The Data Protection Act 1998 (“DPA”) provides a right for individuals to request disclosure of their personal information which an organisation holds about them. Such a request is known as a Data Subject Access Request (“DSAR”).

Many schools will be familiar with the effort and disruption associated with responding to DSARs from employees and parents/pupils.

The school is obliged to conduct a reasonable search for the personal data. Personal data should be disclosed in an intelligible form unless this is not possible or would involve “disproportionate effort”.

The Information Commissioner’s Office (“ICO”) takes the view that schools must be prepared to make extensive efforts to locate data, the disproportionate effort exemption would apply only in the most exceptional cases and that it is never reasonable to refuse to respond to a DSAR because the search would be labour intensive or inconvenient for the school.

However, case law shows that the courts may be prepared to take a narrower approach to a data controller’s obligations.

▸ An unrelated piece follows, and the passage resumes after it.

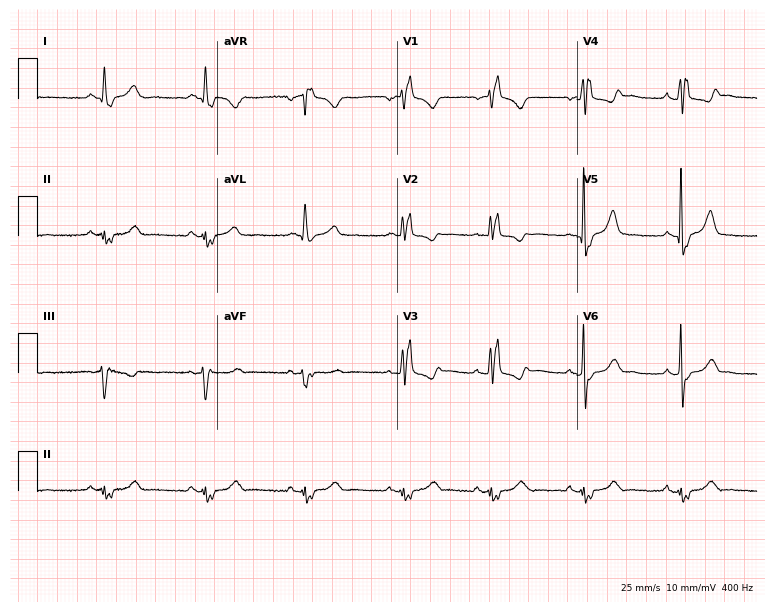
12-lead ECG (7.3-second recording at 400 Hz) from a female, 37 years old. Findings include right bundle branch block.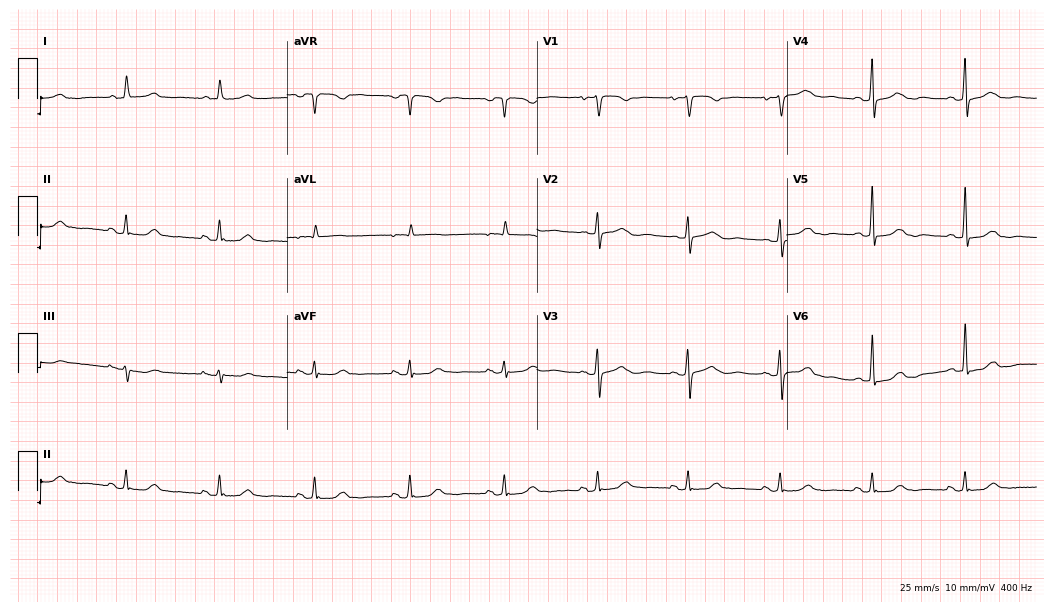
12-lead ECG from a 70-year-old female. Labelled as a normal ECG.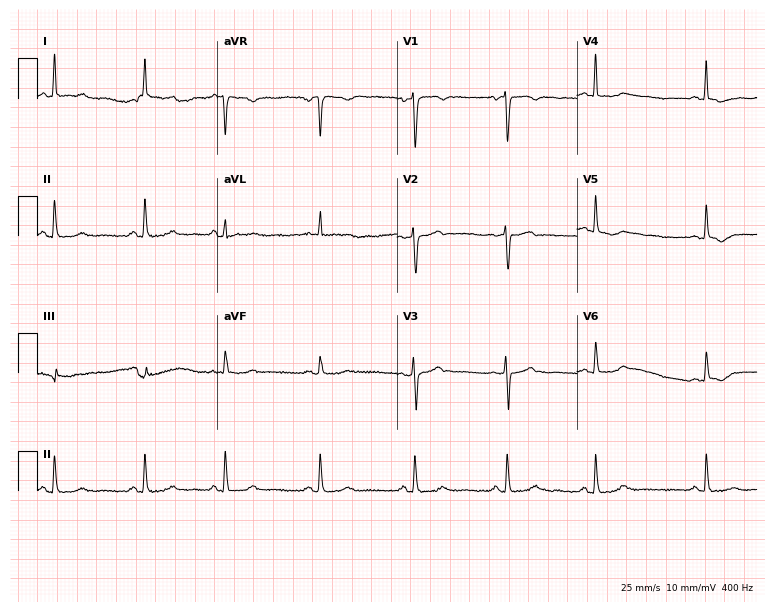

In Dawson-Damer and others –v- Taylor Wessing LLP and others, the High Court has refused to order compliance with a DSAR, where it was found not to be reasonable or proportionate for the data controller to carry out searches for the data. In the case it would have been necessary for the data controller to search files dating back over 30 years to ascertain whether information requested was protected by legal professional privilege.

The Court held:

  • The purpose of DSARS is to enable the data subject to check that data being held/processed is accurate and to ensure that it is amended accordingly so as to ensure lawful data processing. It is not to enable the data subject to obtain disclosure of documents that may assist him in litigation against the data controller or other party. It does not follow that a DSAR based on proper rationale will automatically be enforced in the data subject’s favour.
  • It was not reasonable or proportionate to require the data controller to perform the necessary search and analysis to determine if data was disclosable, given the need to check whether data was protected by legal professional privilege.
  • Where information was not stored in a sophisticated and ordered manner, so as not to provide ready access, it may not constitute a “relevant filing system” for the purposes of the DPA.
  • There was no evidence that the data subject wanted to check and ensure the accuracy of data. Rather the Court took the view that the DSAR was brought to assist in ongoing litigation, which was not the proper purpose.

The case may show a departure by the courts from the strict approach endorsed by the ICO, although the decision has been appealed and will be considered in the Court of Appeal in due course.

While schools may draw some comfort from this decision, they should retain a cautious approach to DSARs. The ICO has stated that the DPA does not allow data controllers to refuse to respond to DSARs on the basis that the subject is considering litigation.

A school’s response to any DSAR will depend on the individual case and circumstances. It is always prudent to seek advice on the nature and extent of the school’s response.